The Second Injury Fund likens a scarring award for a scar occurring before the date of transfer to medical expenses incurred for treatment received during the first 104 weeks of disability but for which the employer disputes liability until the commissioner orders payment by the employer after transfer. We do not find an employer’s liability for medical expenses to be analogous to liability for scarring in the context of the present case. Medical expenses are the responsibility of the employer at the time that they are incurred. See General Statutes (Rev. to 1983) Sec. 31-294. Compensation for scarring, by contrast, is effective only when the commissioner renders an award concerning a scarring claim. See General Statutes (Rev. to 1983) Sec. 31-308(d). Under the circumstances of this case, the Second Injury Fund is not being ordered to pay benefits for periods occurring before the transfer of liability to it pursuant to Sec. 31-349. Compare Keating v. Allegheny Ludlum Steel, 10 Conn. Workers’ Comp. Rev. Op. 28, 1102 CRD-3-90-8 (1992).

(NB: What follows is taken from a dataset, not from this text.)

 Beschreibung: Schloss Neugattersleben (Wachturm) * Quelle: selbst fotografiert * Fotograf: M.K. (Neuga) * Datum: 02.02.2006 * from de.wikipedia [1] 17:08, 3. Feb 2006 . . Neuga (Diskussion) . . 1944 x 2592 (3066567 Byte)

Likewise, the Second Injury Fund’s reliance on Scalora v. Dattco, Inc., 39 Conn. Sup. 449 (1983), does not persuade us that an employer is liable for scarring which occurs during the first 104 weeks of the claimant’s disability where the scarring award is rendered after transfer. In Scalora, the Appellate Session concluded that benefits under Sec. 31-308(d) for permanent significant disfigurement or scarring may be paid contemporaneously with total disability benefits under Sec. 31-307. While it may be true that the claimant in the present case could have received his scarring award prior to the date of transfer, the fact remains that he did not. The scarring award here was made after the first 104 weeks of disability. Under the terms of Sec. 31-349, then, the scarring award was the responsibility of the Second Injury Fund, as it was an award made after the 104th week of disability. A retroactive addition of liability to the 104 week period would contravene the terms of the statute and the legislative purpose behind limiting an employer’s liability where certain consequences of a compensable injury are not attributable to the employment. See Plesz v. United Technologies Corp., 174 Conn. 181, 185 (1978); Jacques v. United Technologies Corp., supra, 355-56; Funaro v. Hamden, supra, 44; cf. Hernandez v. Garber Group, 222 Conn. 78, 86-87 (1992). Accordingly, the trial commissioner properly assigned liability for the scarring award to the Second Injury Fund.

We therefore affirm the trial commissioner and deny the appeal.

Commissioners Donald H. Doyle, Jr. and Angelo L. dos Santos concur.